Why didn't Bhaktisiddhanta stay in university, where he could have debated and influenced people? Or why did he not travel by train to Europe to preach? He chose the easiest target: people already ripe for his BS. His preaching demographic was literally people who already pretty much believed in like 90% of the shit he peddled.
Same with Swami Prabhupada—he chose hippies as his targets. The fucking disgruntled, drugged-up mental wasteland of the American counterculture.
The most scary part of all cults is that their leaders are often driven by a compulsion to save humanity. Mind you, this is a preposterous, arrogant obsession for any human being to have. So when it's on the level that many of these spiritual cult leaders have, it's bordering on a mental illness.
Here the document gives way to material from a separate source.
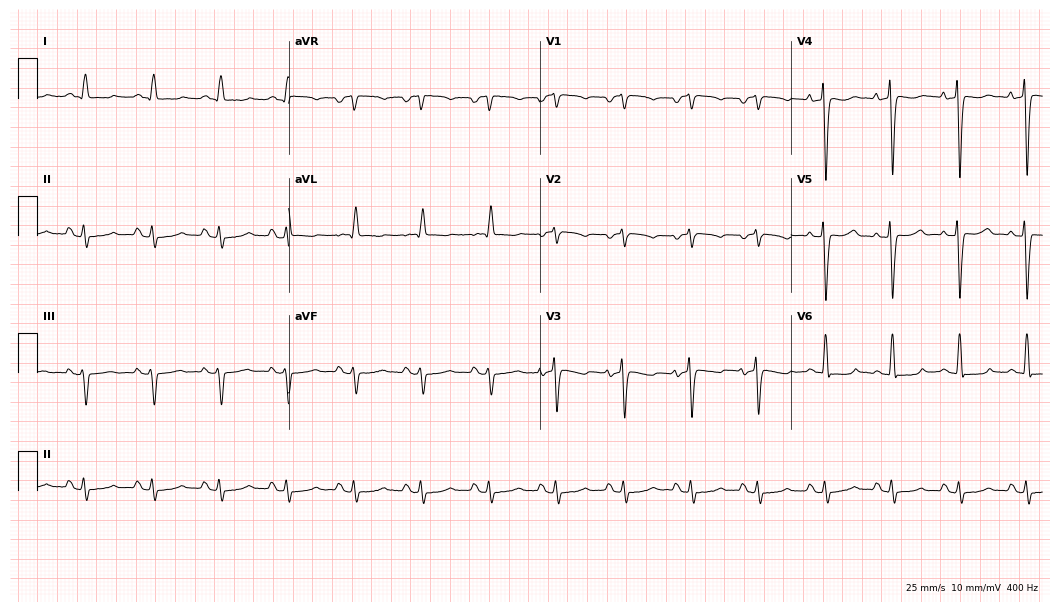
ECG (10.2-second recording at 400 Hz) — a 58-year-old female. Screened for six findings — first-degree AV block, right bundle branch block (RBBB), left bundle branch block (LBBB), sinus bradycardia, atrial fibrillation (AF), sinus tachycardia — none is recorded. Findings outside these six are not listed.

And in the case of some, they no doubt suffered from some brain malfunction, like in the case of Chaitanya and his epileptic seizures that his gullible disciples mistook for some kind of ecstatic state.
The reality that any single human being feels that they are worthy of being worshiped and allows others to worship them and hang on their very words and actions as if they are that of God and some kind of a gospel that is unquestionable is preposterous and indicative of a mass hysteria akin to the type of fanaticism one might see in unstable teenagers at a concert. Basically, all bets are off, hormones are on full throttle, and the mind is pretty much open and susceptible to accepting all manner of crazy information. When you get people dancing and chanting into a frenzy, and they're surrounded by other people, there's no telling what one's emotional state might manifest. The fact of the matter is that cults and many spiritual/religious traditions often tend to capitalize on this type of phenomenon and work themselves up into frenzies that they then associate with Mystic or ecstatic feelings when they are nothing short of euphoria, adrenaline, and flooding of feel-good chemicals in the brain and nervous system. The deeper the collective allegiance is to a particular personality, ideology, set of beliefs, or rituals, the more euphoric the state becomes.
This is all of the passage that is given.